What the task requires:
Please report every line in the material below where the word "sample" is found.

-------- Records provided

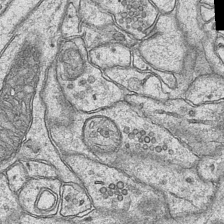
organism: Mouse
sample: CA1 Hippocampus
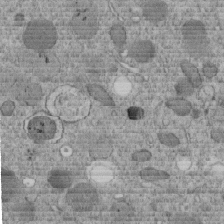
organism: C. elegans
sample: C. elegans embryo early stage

----------------
-------- Records provided

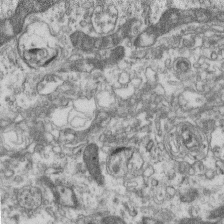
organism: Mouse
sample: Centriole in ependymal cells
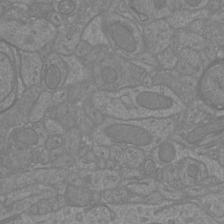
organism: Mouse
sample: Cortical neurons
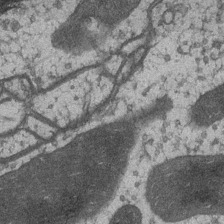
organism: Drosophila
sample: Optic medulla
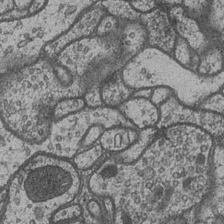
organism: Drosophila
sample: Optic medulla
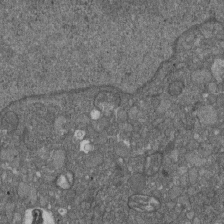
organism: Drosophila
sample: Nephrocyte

----------------

Your solution:
sample: CA1 Hippocampus
sample: C. elegans embryo early stage
sample: Centriole in ependymal cells
sample: Cortical neurons
sample: Optic medulla
sample: Optic medulla
sample: Nephrocyte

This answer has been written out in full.